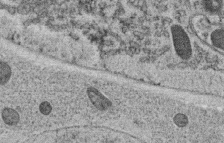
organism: C. elegans
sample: C. elegans oocyte; sperm cells
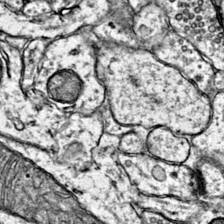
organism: Mouse
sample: Primary visual cortex
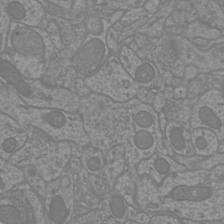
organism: Mouse
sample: Cortical neurons
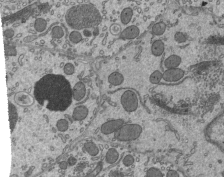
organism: Mouse
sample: Mouse epididymis efferent ductule cilia
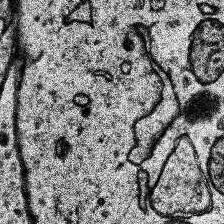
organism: Human
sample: Temporal Lobe
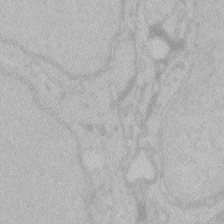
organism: Zebrafish
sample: Macrophage infected with Toxoplasma gondii
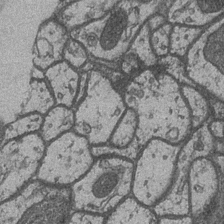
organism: Drosophila
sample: Optic medulla
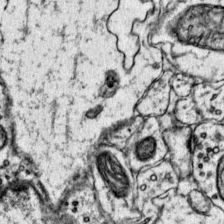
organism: Mouse
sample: Primary visual cortex
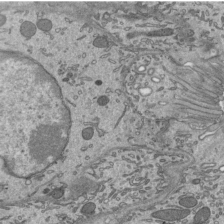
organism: Mouse
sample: Mouse epididymis efferent ductule cilia
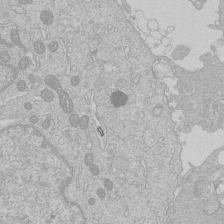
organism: Human
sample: Macrophage cells
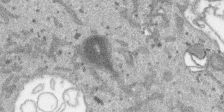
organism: Human
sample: Lung epithelial cells infected with SARS-CoV-2
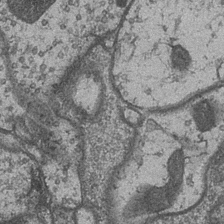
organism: Drosophila
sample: Optic medulla
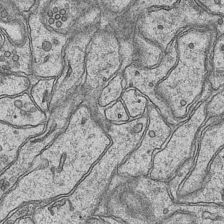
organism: Mouse
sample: CA1 Hippocampus
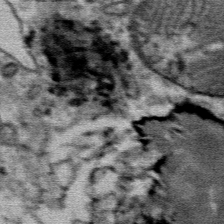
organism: Mouse
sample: Mouse Salivary gland
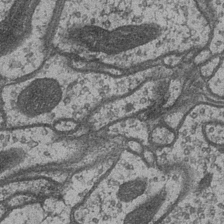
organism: Drosophila
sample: Optic medulla
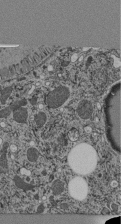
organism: C. elegans
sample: C. elegans pharynx
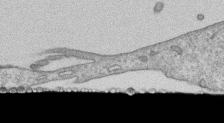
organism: Human
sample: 1205lu cells
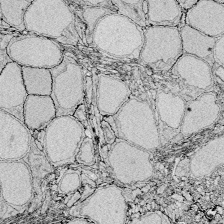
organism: Zebrafish
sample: Whole-Brain
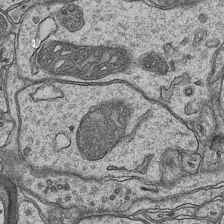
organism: Mouse
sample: CA1 Hippocampus
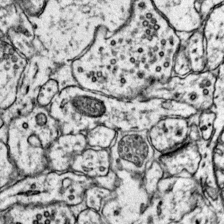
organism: Mouse
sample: Primary visual cortex
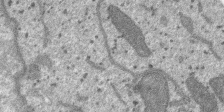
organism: Human
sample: Lung epithelial cells infected with SARS-CoV-2
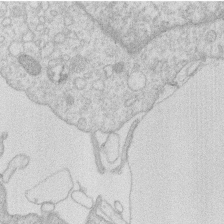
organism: Human
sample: Macrophage cells
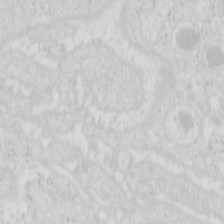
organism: Mouse
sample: Pancreas
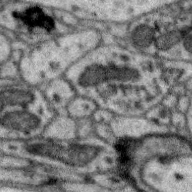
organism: Zebra finch
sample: Brain
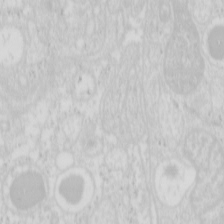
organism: Mouse
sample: Pancreas
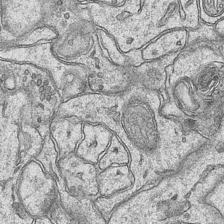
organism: Mouse
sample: CA1 Hippocampus
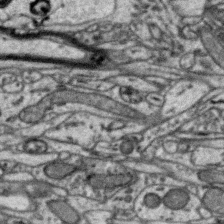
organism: Zebra finch
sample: Brain
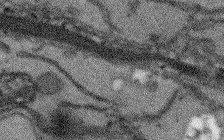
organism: Arabidopsis thaliana
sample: Root tip
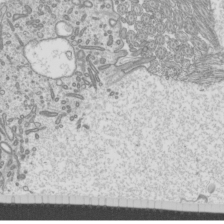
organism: Mouse
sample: Cilia; mouse epididymis
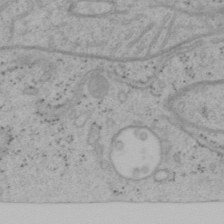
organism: Human
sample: HeLa cells
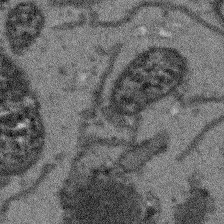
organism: Arabidopsis thaliana
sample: Root tip
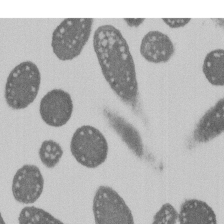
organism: E. coli
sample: Bacterial nucleoid
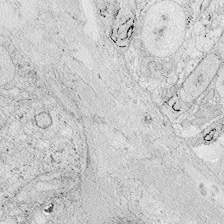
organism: Zebrafish
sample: Whole-Brain
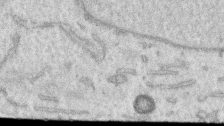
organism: Human
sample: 1205lu cells
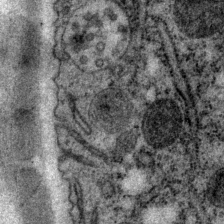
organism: P. pacificus
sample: Pharynx
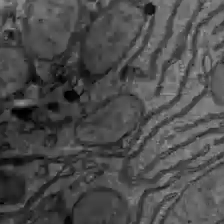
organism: C57BL Mouse
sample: Liver
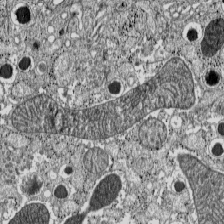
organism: C57BL Mouse
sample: Pancreatic islet
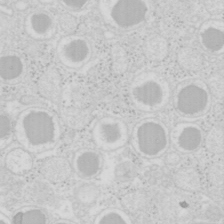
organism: Mouse
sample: Pancreas
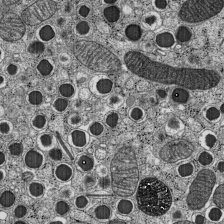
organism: C57BL Mouse
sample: Pancreatic islet
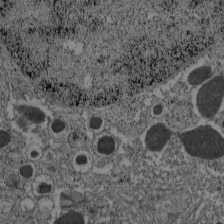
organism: C57BL Mouse
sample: Pancreatic islet
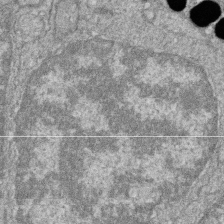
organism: Zebrafish
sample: Cilia; retinal pigment epithelium
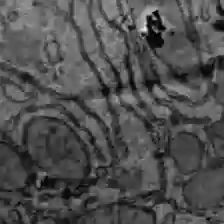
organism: C57BL Mouse
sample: Liver
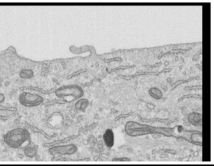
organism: Human
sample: Centriole in RPE cells
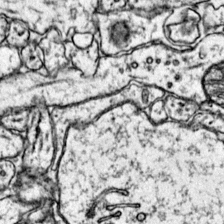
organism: Mouse
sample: Primary visual cortex
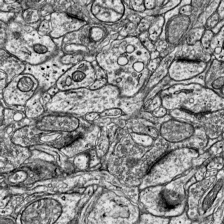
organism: Mouse
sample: Visual Cortex
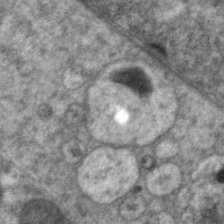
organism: C. elegans
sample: Pharynx
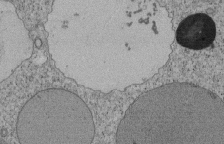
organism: Tetrahymena
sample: Cilia in tetrahymena
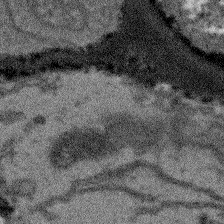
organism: Arabidopsis thaliana
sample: Root tip
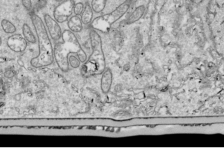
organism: Drosophila
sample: Cell division; meiosis; drosophila spermatocytes
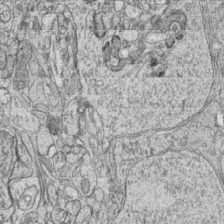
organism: Zebrafish
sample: synaptic ribbons in rod cells and cone cells
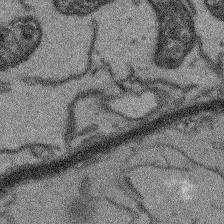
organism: Arabidopsis thaliana
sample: Root tip
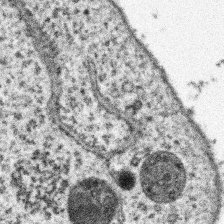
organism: Human
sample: HeLa cells
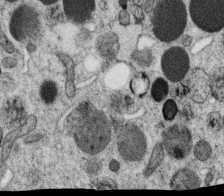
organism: C. elegans
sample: C. elegans oocyte; sperm cells
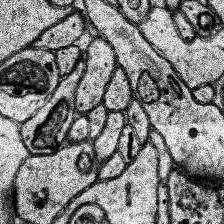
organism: Human
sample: Temporal Lobe
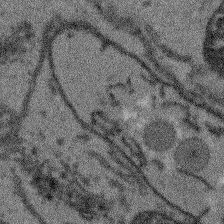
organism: Arabidopsis thaliana
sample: Root tip
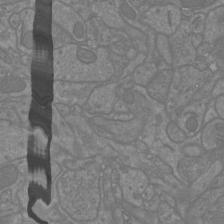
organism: Mouse
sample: Cortical neurons
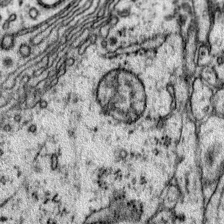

- [Prompt] With the pictures removed, write the listing out word for word.

- [Solution below]
organism: C. elegans
sample: C. elegans oocyte; sperm cells
organism: Mouse
sample: Primary visual cortex
organism: Mouse
sample: Cortical neurons
organism: Mouse
sample: Mouse epididymis efferent ductule cilia
organism: Human
sample: Temporal Lobe
organism: Zebrafish
sample: Macrophage infected with Toxoplasma gondii
organism: Drosophila
sample: Optic medulla
organism: Mouse
sample: Primary visual cortex
organism: Mouse
sample: Mouse epididymis efferent ductule cilia
organism: Human
sample: Macrophage cells
organism: Human
sample: Lung epithelial cells infected with SARS-CoV-2
organism: Drosophila
sample: Optic medulla
organism: Mouse
sample: CA1 Hippocampus
organism: Mouse
sample: Mouse Salivary gland
organism: Drosophila
sample: Optic medulla
organism: C. elegans
sample: C. elegans pharynx
organism: Human
sample: 1205lu cells
organism: Zebrafish
sample: Whole-Brain
organism: Mouse
sample: CA1 Hippocampus
organism: Mouse
sample: Primary visual cortex
organism: Human
sample: Lung epithelial cells infected with SARS-CoV-2
organism: Human
sample: Macrophage cells
organism: Mouse
sample: Pancreas
organism: Zebra finch
sample: Brain
organism: Mouse
sample: Pancreas
organism: Mouse
sample: CA1 Hippocampus
organism: Zebra finch
sample: Brain
organism: Arabidopsis thaliana
sample: Root tip
organism: Mouse
sample: Cilia; mouse epididymis
organism: Human
sample: HeLa cells
organism: Arabidopsis thaliana
sample: Root tip
organism: E. coli
sample: Bacterial nucleoid
organism: Zebrafish
sample: Whole-Brain
organism: Human
sample: 1205lu cells
organism: P. pacificus
sample: Pharynx
organism: C57BL Mouse
sample: Liver
organism: C57BL Mouse
sample: Pancreatic islet
organism: Mouse
sample: Pancreas
organism: C57BL Mouse
sample: Pancreatic islet
organism: C57BL Mouse
sample: Pancreatic islet
organism: Zebrafish
sample: Cilia; retinal pigment epithelium
organism: C57BL Mouse
sample: Liver
organism: Human
sample: Centriole in RPE cells
organism: Mouse
sample: Primary visual cortex
organism: Mouse
sample: Visual Cortex
organism: C. elegans
sample: Pharynx
organism: Tetrahymena
sample: Cilia in tetrahymena
organism: Arabidopsis thaliana
sample: Root tip
organism: Drosophila
sample: Cell division; meiosis; drosophila spermatocytes
organism: Zebrafish
sample: synaptic ribbons in rod cells and cone cells
organism: Arabidopsis thaliana
sample: Root tip
organism: Human
sample: HeLa cells
organism: C. elegans
sample: C. elegans oocyte; sperm cells
organism: Human
sample: Temporal Lobe
organism: Arabidopsis thaliana
sample: Root tip
organism: Mouse
sample: Cortical neurons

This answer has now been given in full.